That shows our listener was invoked. Let’s now start the second consumer and see what happens:

I am losing the following partitions: 
[main] INFO org.apache.kafka.clients.consumer.internals.AbstractCoordinator -
 Discovered coordinator 192.168.10.107:32772 
(id: 2147482645 rack: null) for group MyConsumerGroup. 
[main] INFO org.apache.kafka.clients.consumer.internals.ConsumerCoordinator -
 Revoking previously assigned partitions [] for group 
MyConsumerGroup 
[main] INFO org.apache.kafka.clients.consumer.internals.AbstractCoordinator -
 (Re-)joining group MyConsumerGroup 
[main] INFO org.apache.kafka.clients.consumer.internals.AbstractCoordinator -
 Successfully joined group MyConsumerGroup with generation 22 
[main] INFO org.apache.kafka.clients.consumer.internals.ConsumerCoordinator -
 Setting newly assigned partitions [test-0] 
for group MyConsumerGroup 
I am starting on the following partitions: 0

And finally, if we see the first consumer, we will see that both revoked and reassigned partitions were printed on console, showing our listener was implemented correctly:

[main] INFO org.apache.kafka.clients.consumer.internals.AbstractCoordinator -
 (Re-)joining group MyConsumerGroup 
I am losing the following partitions: 1 0 
[main] INFO org.apache.kafka.clients.consumer.internals.AbstractCoordinator -
 Successfully joined group MyConsumerGroup with generation 22 
[main] INFO org.apache.kafka.clients.consumer.internals.ConsumerCoordinator -
 Setting newly assigned partitions [test-1] 
for group MyConsumerGroup 
I am starting on the following partitions: 1

PS: Kafka works rebalancing by revoking all partitions and redistributing them. That’s why we see the first consumer losing all partitions before been reassigned to one of the old ones.

Log compaction

Log compaction is a powerful cleanup feature of Kafka. With log compaction, we define a  point from which messages from a same key on a same partition are compacted so only the more recent message is retained.

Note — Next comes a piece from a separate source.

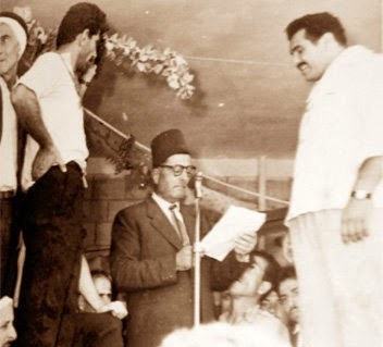 ابو أحمد - عبد اللطيف محمد بيضون (1909 – 1984)، سياسي لبناني، ونائب سابق في البرلمان اللبناني. وهو من بنت جبيل العاملية

This is done by setting configurations that establish a compaction entry point and a retention entry point. This entry points consists of time periods, from which Kafka allow messages to keep coming from the producers, but at the same time removing old messages that doesn’t matter anymore. The following diagram explain the system on practice:

kafka-compaction

Kafka log compaction explained

In order to configure log compaction, we need to introduce some configurations both on cluster and topic. For the cluster, we change our docker compose YAML as follows:

version: '2'
services:
  zookeeper:
    image: wurstmeister/zookeeper
    ports:
      - "2181:2181"
  kafka:
    image: wurstmeister/kafka
    ports:
      - "9092"
    environment:
      KAFKA_ADVERTISED_HOST_NAME: ${MY_IP}
      KAFKA_ZOOKEEPER_CONNECT: zookeeper:2181
      KAFKA_DELETE_TOPIC_ENABLE: "true"
      KAFKA_LOG_CLEANER_ENABLED: "true"

    volumes:
      - /var/run/docker.sock:/var/run/docker.sock

This change is needed due to log cleaning not been enabled by default on Kafka. Then, we change our topic configuration with the following new entries:

docker exec -t -i kafkalab_kafka_1 /opt/kafka/bin/kafka-configs.sh 
--zookeeper ${MY_IP}:2181 --entity-type topics --entity-name test --alter 
--add-config min.compaction.lag.ms=1800000,delete.retention.ms=172800000,
cleanup.policy=compact

On the command above, we set the compaction entry point – min.compaction.lag.ms – to 30 minutes, so all messages from the head of the stream to 30 minutes after will be on the dirty section. The other config stablished a retention period of 48 hours, so from 30 minutes up to 48 hours, all messages will be on the clean section, where compaction will occur. Messages older than 48 hours will be removed from the stream.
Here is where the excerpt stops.